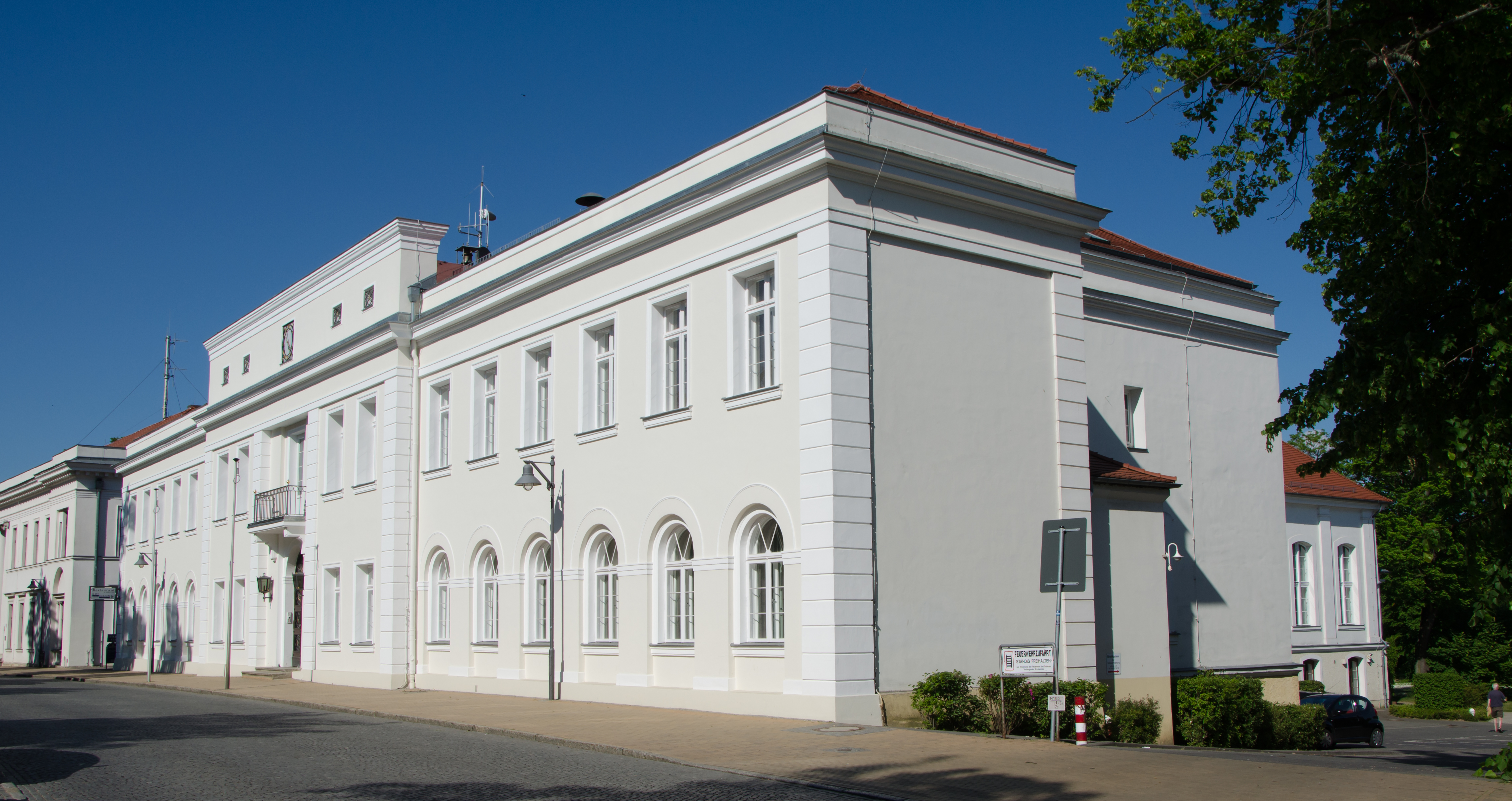 Salongebäude am Kamp , Bad Doberan
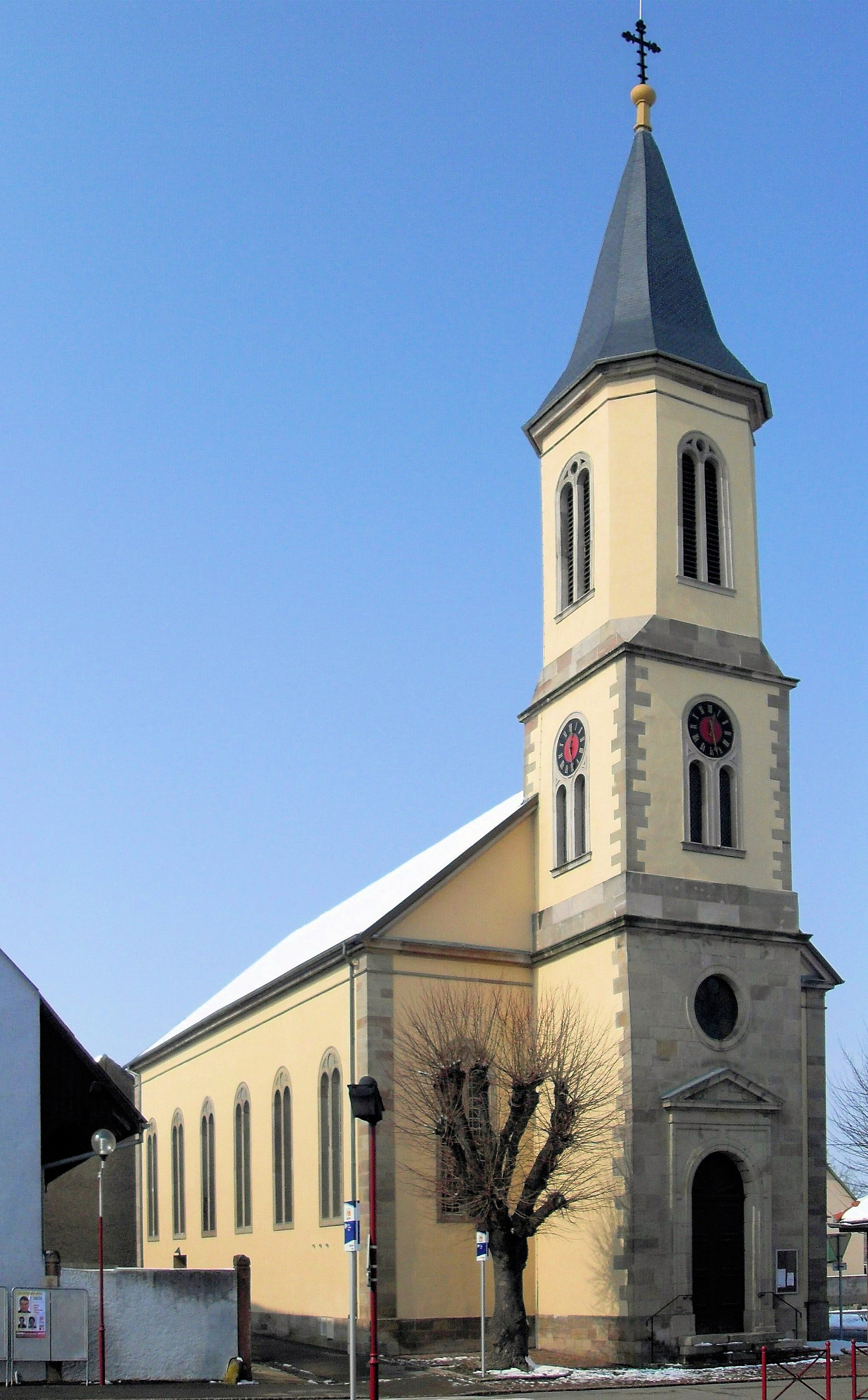 L'église luthérienne à Algolsheim
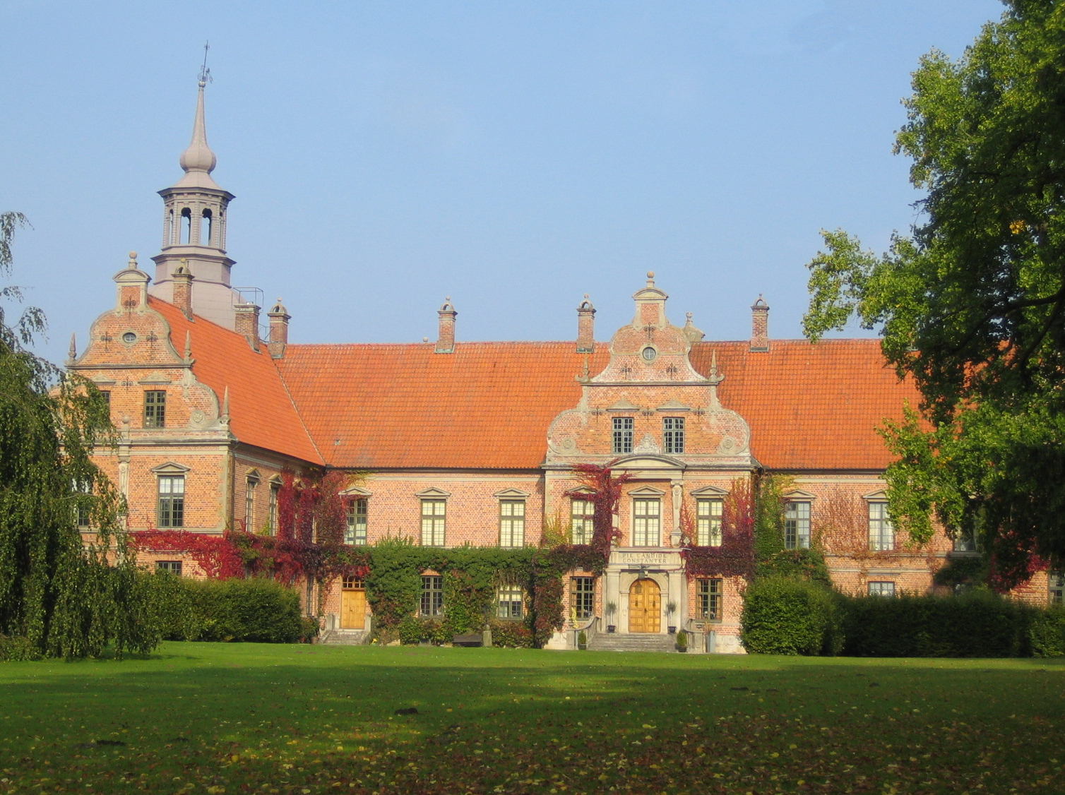 Karsholms slott. Bilden tagen av mig själv 9 oktober 2005.
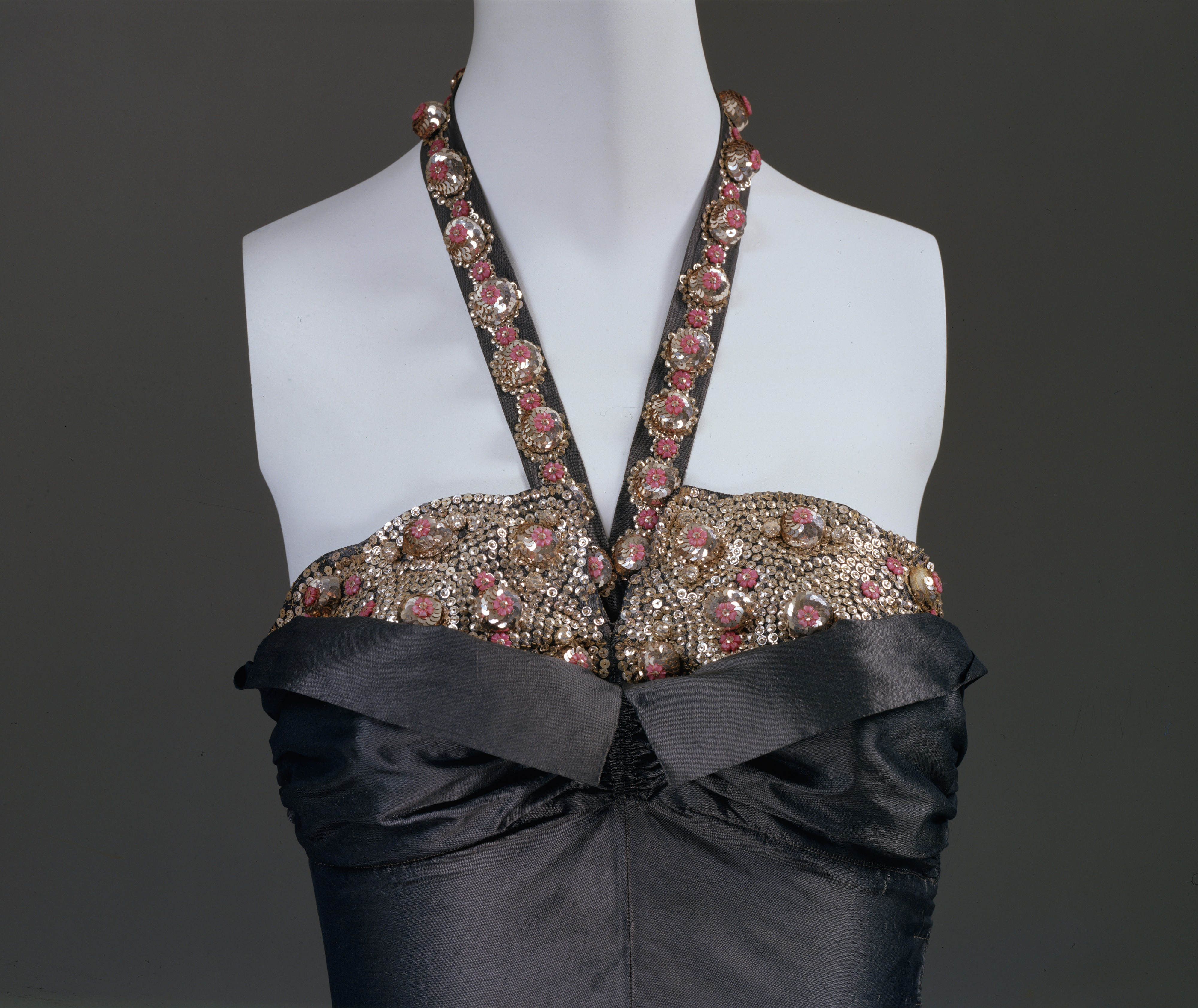 French; Evening dress

Problem: Reproduce the data above in full, exactly as it is, with the pictures left out.

Result for this task:
 Salongebäude am Kamp , Bad Doberan
 L'église luthérienne à Algolsheim
 Karsholms slott. Bilden tagen av mig själv 9 oktober 2005.
 French; Evening dress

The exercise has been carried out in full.